> _PROBLEM REQUIREMENTS_
The pictures do not go in the copy. Reproduce the rest of the entries exactly.

----- RECORDS -----

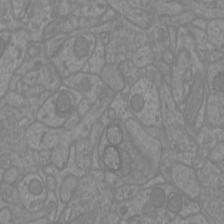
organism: Mouse
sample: Cortical neurons
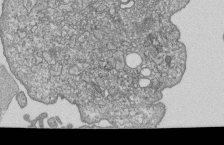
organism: Human
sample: MDA-MB-231 cells
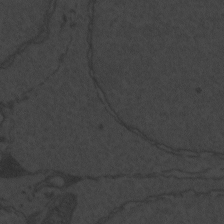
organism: Zebrafish
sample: Macrophage infected with Toxoplasma gondii
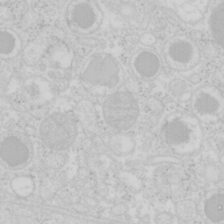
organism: Mouse
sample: Pancreas
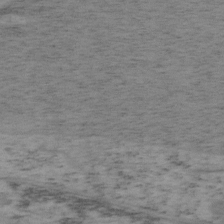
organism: Mouse
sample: OT-I killer T cells with ID8 ovarian cancer cells
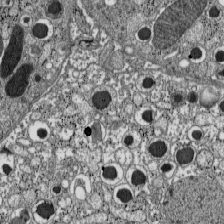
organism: C57BL Mouse
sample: Pancreatic islet
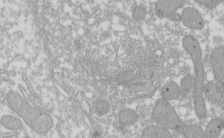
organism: Xenopus
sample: Cilia; centrioles in frog embryo cells
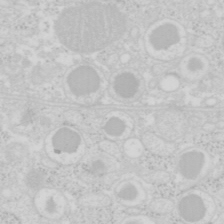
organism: Mouse
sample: Pancreas
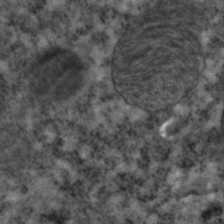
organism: C. elegans
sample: C. elegans embryo
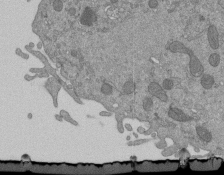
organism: Mouse
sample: ED-1 cell nuclei; centrioles
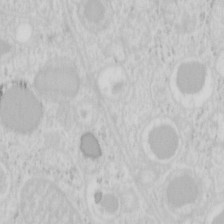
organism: Mouse
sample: Pancreas
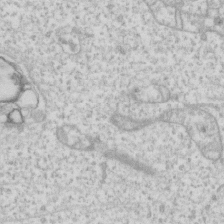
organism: Human
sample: Fibroblast cells
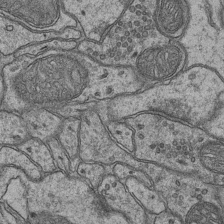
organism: Mouse
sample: CA1 Hippocampus
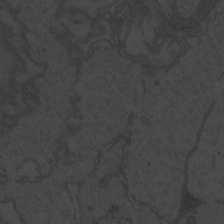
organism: Zebrafish
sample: Macrophage infected with Toxoplasma gondii
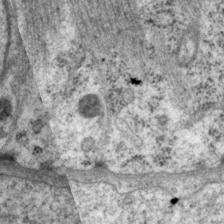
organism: P. pacificus
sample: Pharynx
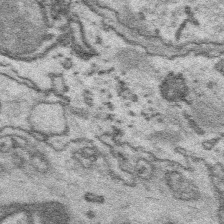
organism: Platynereis dumerilii
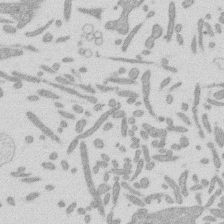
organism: Mouse
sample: Dividing mouse embryo 1 cell stage
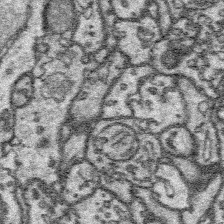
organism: Platynereis dumerilii
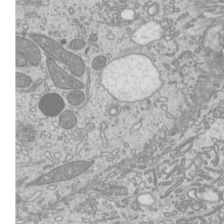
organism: Mouse
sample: Cilia; mouse epididymis
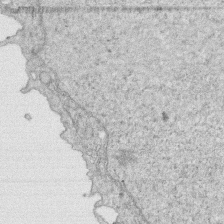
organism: Human
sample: HeLa cell HIV synapse
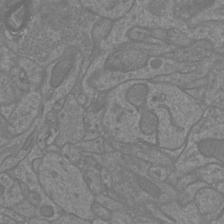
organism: Mouse
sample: Cortical neurons
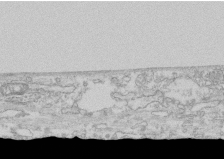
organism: Human
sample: CRL-1474
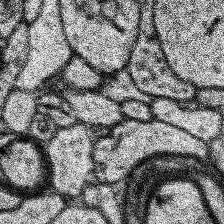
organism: Human
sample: Temporal Lobe
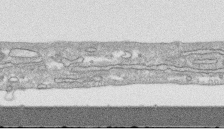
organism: Human
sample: CRL-1474
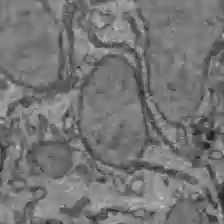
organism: C57BL Mouse
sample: Liver
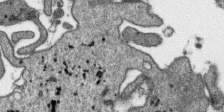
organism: Human
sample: Lung epithelial cells, uninfected (mock) control
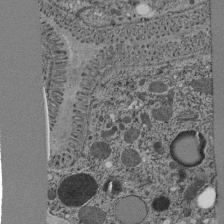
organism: C. elegans
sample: C. elegans pharynx
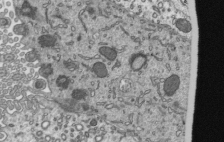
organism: Mouse
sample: Mouse epididymis efferent ductule cilia
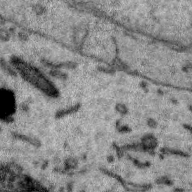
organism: Zebra finch
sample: Brain
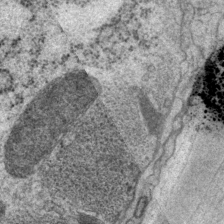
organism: P. pacificus
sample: Pharynx
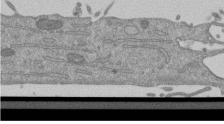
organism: Mouse
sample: ED-1 cell nuclei; centrioles
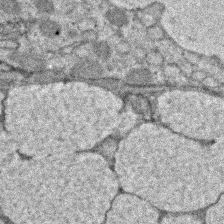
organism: Zebrafish
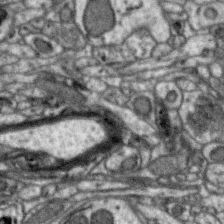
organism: Zebra finch
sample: Brain
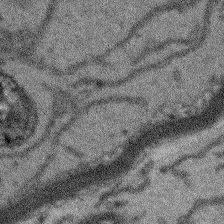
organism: Arabidopsis thaliana
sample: Root tip
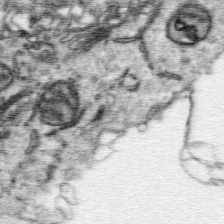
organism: Human
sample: HeLa cells
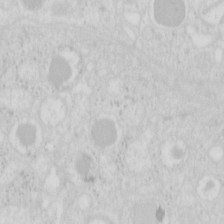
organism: Mouse
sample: Pancreas
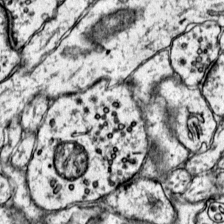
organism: Mouse
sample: Primary visual cortex
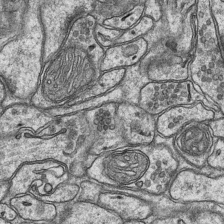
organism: Mouse
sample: CA1 Hippocampus
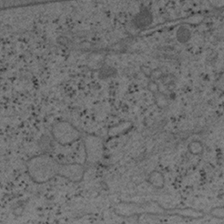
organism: Human
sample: HeLa cells
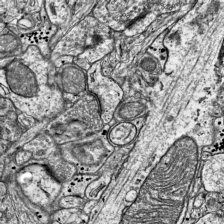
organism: Mouse
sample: Visual Cortex
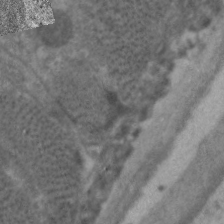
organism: C. elegans
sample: Pharynx
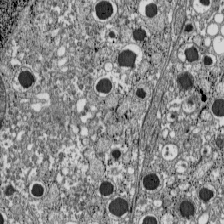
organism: C57BL Mouse
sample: Pancreatic islet
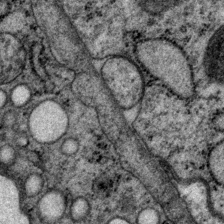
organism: P. pacificus
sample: Pharynx
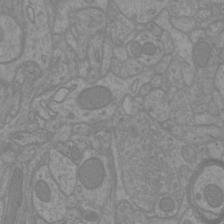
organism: Mouse
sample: Cortical neurons
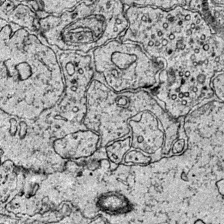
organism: Mouse
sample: Primary visual cortex
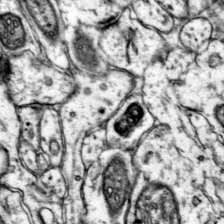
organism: Mouse
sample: Primary visual cortex
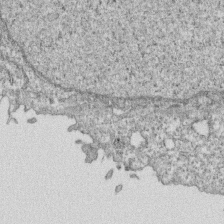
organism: Human
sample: HeLa cell HIV synapse
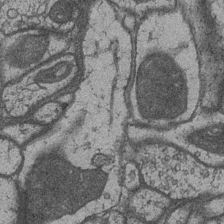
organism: Drosophila
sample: Optic medulla
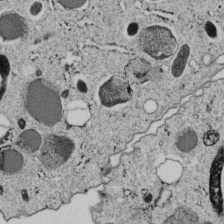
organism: C. elegans
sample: C. elegans embryo early stage
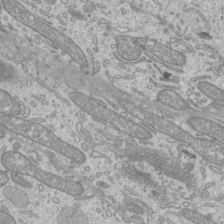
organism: Mouse
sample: Cilia; mouse epididymis
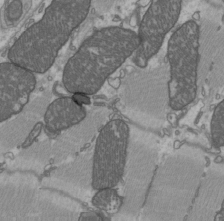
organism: C57BL Mouse
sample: Heart
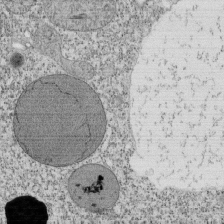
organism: Tetrahymena
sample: Cilia in tetrahymena
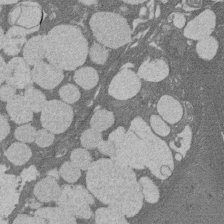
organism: Rat
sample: Salivary granule
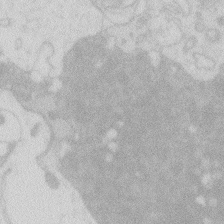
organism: Zebrafish
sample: Macrophage
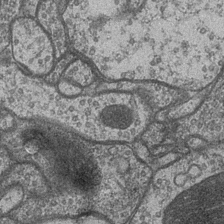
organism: Drosophila
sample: Optic medulla
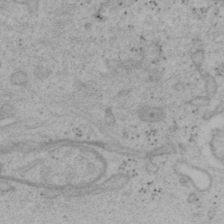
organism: Human
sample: HeLa cells
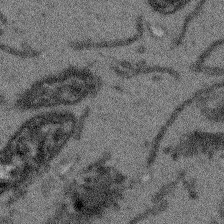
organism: Arabidopsis thaliana
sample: Root tip
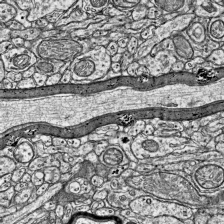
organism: Mouse
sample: Visual Cortex
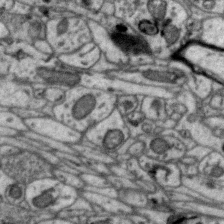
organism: Zebra finch
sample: Brain
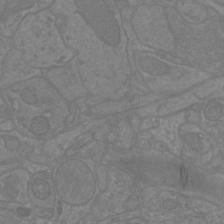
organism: Mouse
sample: Cortical neurons
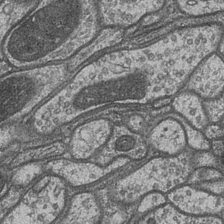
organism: Drosophila
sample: Optic medulla
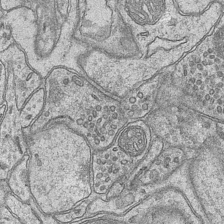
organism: Mouse
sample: CA1 Hippocampus
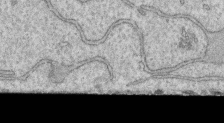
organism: Human
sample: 1205lu cells
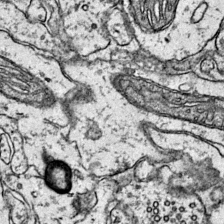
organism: Mouse
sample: Primary visual cortex
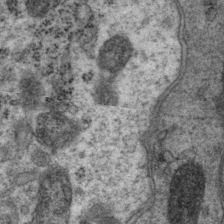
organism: P. pacificus
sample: Pharynx
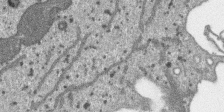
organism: Human
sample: Lung epithelial cells infected with SARS-CoV-2
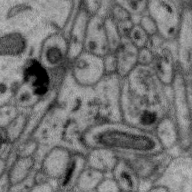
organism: Zebra finch
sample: Brain
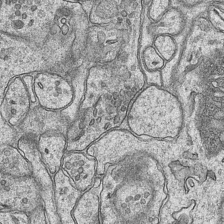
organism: Mouse
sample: CA1 Hippocampus
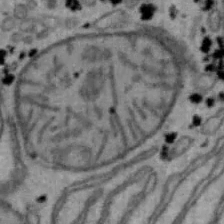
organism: Mouse
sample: Liver
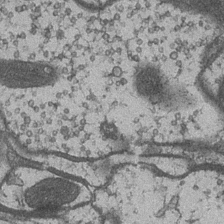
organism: Drosophila
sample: Optic medulla
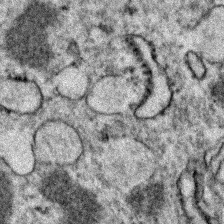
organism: Zebrafish
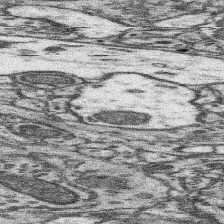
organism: Mouse
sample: Somatosensory cortex neuropil
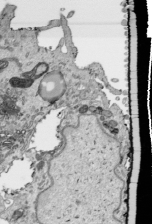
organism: Human
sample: Mitochondria in HCT116 cells
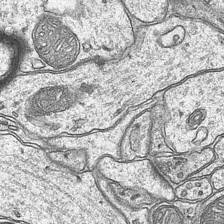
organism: Mouse
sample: CA1 Hippocampus
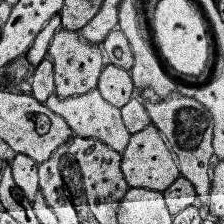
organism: Human
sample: Temporal Lobe
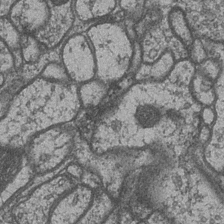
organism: Drosophila
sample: Optic medulla
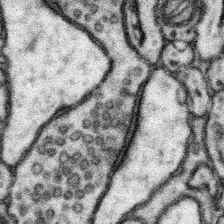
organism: Mouse
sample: Somatosensory cortex neuropil
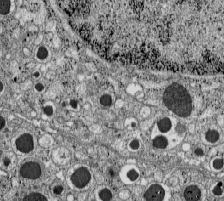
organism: C57BL Mouse
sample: Pancreatic islet
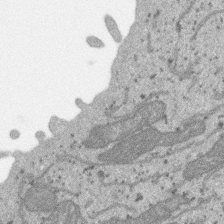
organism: Human
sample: Lung epithelial cells infected with SARS-CoV-2
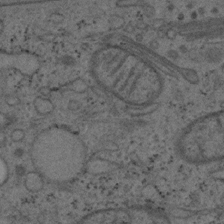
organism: Human
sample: HeLa cells
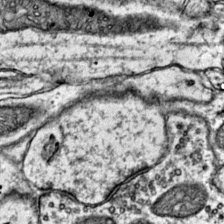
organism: Mouse
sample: Primary visual cortex
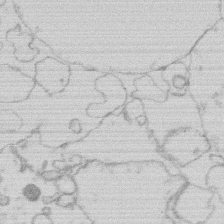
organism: Human
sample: Macrophage cells
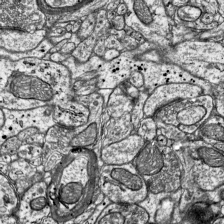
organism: Mouse
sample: Visual Cortex
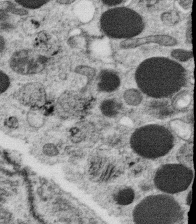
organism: C. elegans
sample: C. elegans oocyte; sperm cells
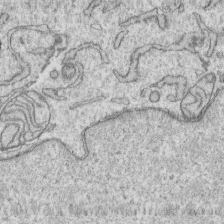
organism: Human
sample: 1205lu cells
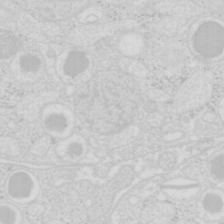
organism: Mouse
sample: Pancreas
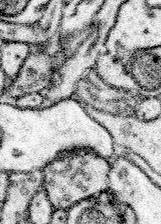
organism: Mouse
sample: Somatosensory cortex neuropil
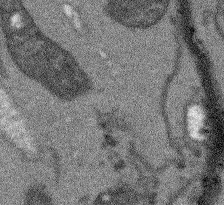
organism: Arabidopsis thaliana
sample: Root tip
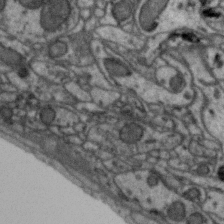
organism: Zebra finch
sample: Brain
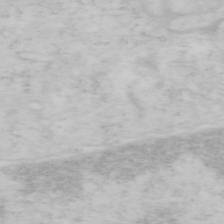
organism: Mouse
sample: OT-I killer T cells with ID8 ovarian cancer cells
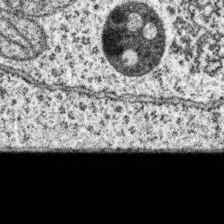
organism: Human
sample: HeLa cells

-----

> _FINISHED TASK_
organism: Mouse
sample: Cortical neurons
organism: Human
sample: MDA-MB-231 cells
organism: Zebrafish
sample: Macrophage infected with Toxoplasma gondii
organism: Mouse
sample: Pancreas
organism: Mouse
sample: OT-I killer T cells with ID8 ovarian cancer cells
organism: C57BL Mouse
sample: Pancreatic islet
organism: Xenopus
sample: Cilia; centrioles in frog embryo cells
organism: Mouse
sample: Pancreas
organism: C. elegans
sample: C. elegans embryo
organism: Mouse
sample: ED-1 cell nuclei; centrioles
organism: Mouse
sample: Pancreas
organism: Human
sample: Fibroblast cells
organism: Mouse
sample: CA1 Hippocampus
organism: Zebrafish
sample: Macrophage infected with Toxoplasma gondii
organism: P. pacificus
sample: Pharynx
organism: Platynereis dumerilii
organism: Mouse
sample: Dividing mouse embryo 1 cell stage
organism: Platynereis dumerilii
organism: Mouse
sample: Cilia; mouse epididymis
organism: Human
sample: HeLa cell HIV synapse
organism: Mouse
sample: Cortical neurons
organism: Human
sample: CRL-1474
organism: Human
sample: Temporal Lobe
organism: Human
sample: CRL-1474
organism: C57BL Mouse
sample: Liver
organism: Human
sample: Lung epithelial cells, uninfected (mock) control
organism: C. elegans
sample: C. elegans pharynx
organism: Mouse
sample: Mouse epididymis efferent ductule cilia
organism: Zebra finch
sample: Brain
organism: P. pacificus
sample: Pharynx
organism: Mouse
sample: ED-1 cell nuclei; centrioles
organism: Zebrafish
organism: Zebra finch
sample: Brain
organism: Arabidopsis thaliana
sample: Root tip
organism: Human
sample: HeLa cells
organism: Mouse
sample: Pancreas
organism: Mouse
sample: Primary visual cortex
organism: Mouse
sample: CA1 Hippocampus
organism: Human
sample: HeLa cells
organism: Mouse
sample: Visual Cortex
organism: C. elegans
sample: Pharynx
organism: C57BL Mouse
sample: Pancreatic islet
organism: P. pacificus
sample: Pharynx
organism: Mouse
sample: Cortical neurons
organism: Mouse
sample: Primary visual cortex
organism: Mouse
sample: Primary visual cortex
organism: Human
sample: HeLa cell HIV synapse
organism: Drosophila
sample: Optic medulla
organism: C. elegans
sample: C. elegans embryo early stage
organism: Mouse
sample: Cilia; mouse epididymis
organism: C57BL Mouse
sample: Heart
organism: Tetrahymena
sample: Cilia in tetrahymena
organism: Rat
sample: Salivary granule
organism: Zebrafish
sample: Macrophage
organism: Drosophila
sample: Optic medulla
organism: Human
sample: HeLa cells
organism: Arabidopsis thaliana
sample: Root tip
organism: Mouse
sample: Visual Cortex
organism: Zebra finch
sample: Brain
organism: Mouse
sample: Cortical neurons
organism: Drosophila
sample: Optic medulla
organism: Mouse
sample: CA1 Hippocampus
organism: Human
sample: 1205lu cells
organism: Mouse
sample: Primary visual cortex
organism: P. pacificus
sample: Pharynx
organism: Human
sample: Lung epithelial cells infected with SARS-CoV-2
organism: Zebra finch
sample: Brain
organism: Mouse
sample: CA1 Hippocampus
organism: Mouse
sample: Liver
organism: Drosophila
sample: Optic medulla
organism: Zebrafish
organism: Mouse
sample: Somatosensory cortex neuropil
organism: Human
sample: Mitochondria in HCT116 cells
organism: Mouse
sample: CA1 Hippocampus
organism: Human
sample: Temporal Lobe
organism: Drosophila
sample: Optic medulla
organism: Mouse
sample: Somatosensory cortex neuropil
organism: C57BL Mouse
sample: Pancreatic islet
organism: Human
sample: Lung epithelial cells infected with SARS-CoV-2
organism: Human
sample: HeLa cells
organism: Mouse
sample: Primary visual cortex
organism: Human
sample: Macrophage cells
organism: Mouse
sample: Visual Cortex
organism: C. elegans
sample: C. elegans oocyte; sperm cells
organism: Human
sample: 1205lu cells
organism: Mouse
sample: Pancreas
organism: Mouse
sample: Somatosensory cortex neuropil
organism: Arabidopsis thaliana
sample: Root tip
organism: Zebra finch
sample: Brain
organism: Mouse
sample: OT-I killer T cells with ID8 ovarian cancer cells
organism: Human
sample: HeLa cells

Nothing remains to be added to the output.